It was an extremely me-centric post complete with all the all the ways I perceive people to be careless in their words, all the ways I’m still hurting, all the ways people don’t understand, all the ways I want the focus to be about me.

But I deleted the whole thing.

Let me try again. I’ve had a blog hiatus for several weeks, not because I didn’t want to write, but because I couldn’t. It’s been a rough patch. Joy was the carrot dangling from a stick, always ahead but just out of reach. The imagery of a battle is also fitting. It’s been a constant fight to rejoice, and I grew tired of fighting. I grew weary of “talking to myself.” It was much easier to listen instead. Thoughts and emotions spiraled down. The weight of doubt began to crush. I reasoned, “Well, I’m in good company. Even Spurgeon battled this type of spiritual depression. Clearly, David and the other psalmists knew it also.”

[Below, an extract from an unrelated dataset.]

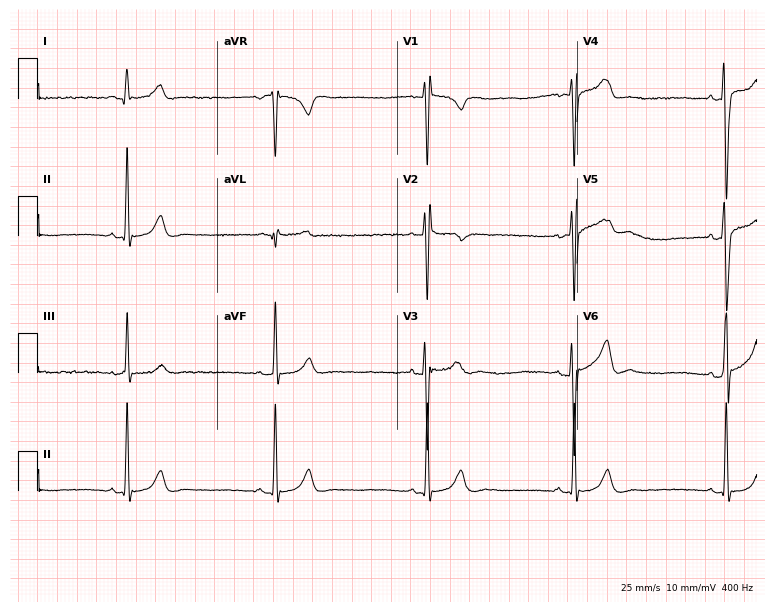
Electrocardiogram, a male patient, 33 years old. Interpretation includes sinus bradycardia (a sinus rate of 50 beats per minute or less).
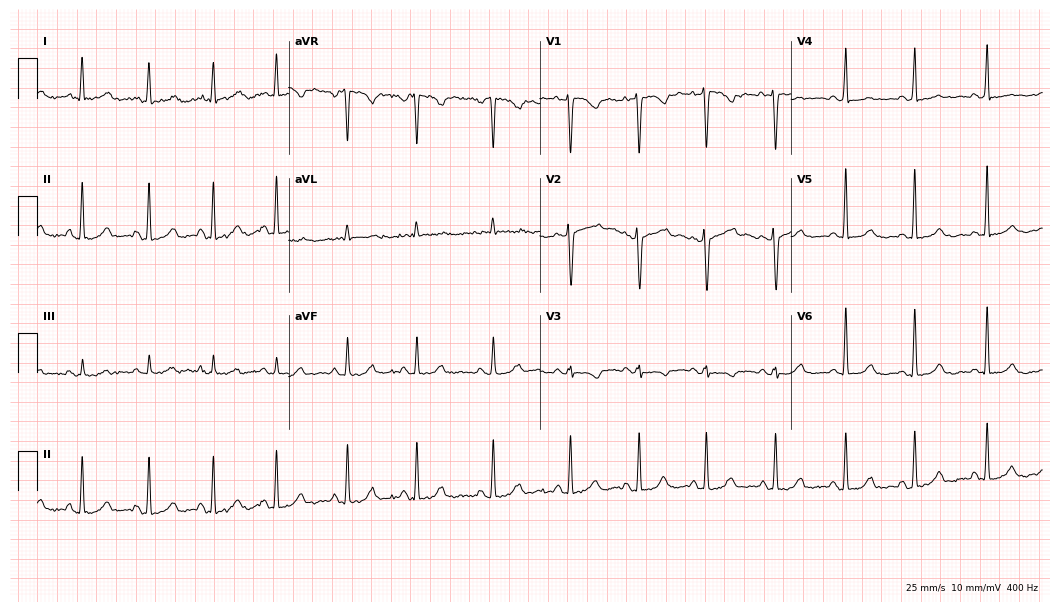
12-lead ECG from a 36-year-old female patient. Recorded interpretation: within normal limits.
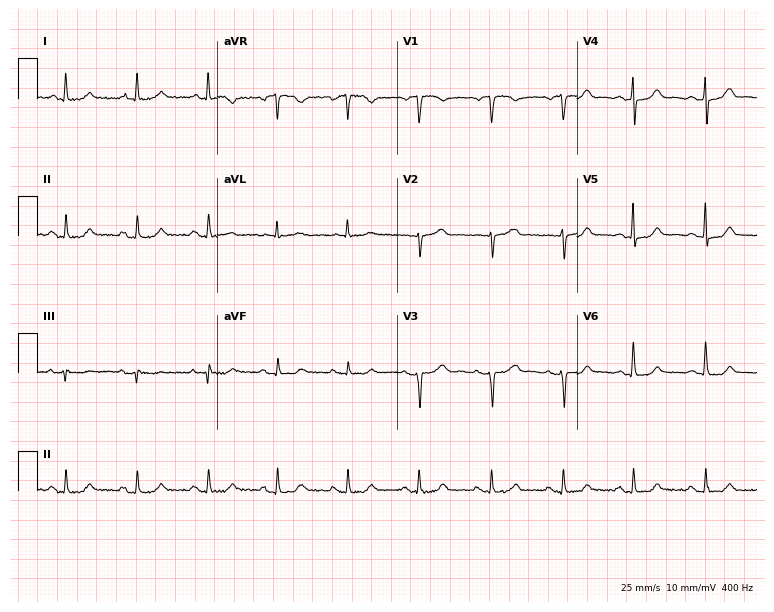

I understand when the psalmist says “My soul thirsts for God, for the living God. When shall I come and appear before God? My tears have been my food day and night.” (Psalm 42:2-3) I wanted God, but He didn’t seem to be listening.

I think of the verse that says God keeps tears in a bottle, symbolizing that He’s intimately aware of sorrow. I imagine my tears fill an olympic-size swimming pool.

It’s also been a season of doubt. The same old lies snuck in. God does not hear me. God has forgotten me. “Beauty out of ashes? Well that’s just crap.”

You get the point.

I’ve set a familiar scene and delineated the rising tension. Here’s the relief.

“These things I remember…”

“Why are you cast down O my soul, and why are you in turmoil within me? Hope in God;  for I shall again praise Him, my salvation and my God.”

“My soul is cast down within me; therefore, I remember you.” (Psalm 42)

I remember. 

My confident expectation is in the God who created me, pursued me, purchased me back, and won me through the blood of His Son. Jesus more than any other knows what it is to be forsaken. He was alone, so I don’t have to be.

I remember the joy and delight of intimacy with God. I “shall again praise Him.” Delight will come again.

I remember that He is the Rock, the stability when waves toss me about.

I change. He changes not.

My Savior provided the very thing I long for, intimacy. I have total access to the presence of God.

I remember who God is. He is good and sovereignly uses all things for my good. He empowers the impossible—“Rejoice always.”  But for grace through the accomplished work of Christ, it is a crushing command. (I Thess 5:16-18)

I don’t rejoice always. I don’t always have an abiding attitude of trust, or take pleasure that all things in my life are according to God’s will.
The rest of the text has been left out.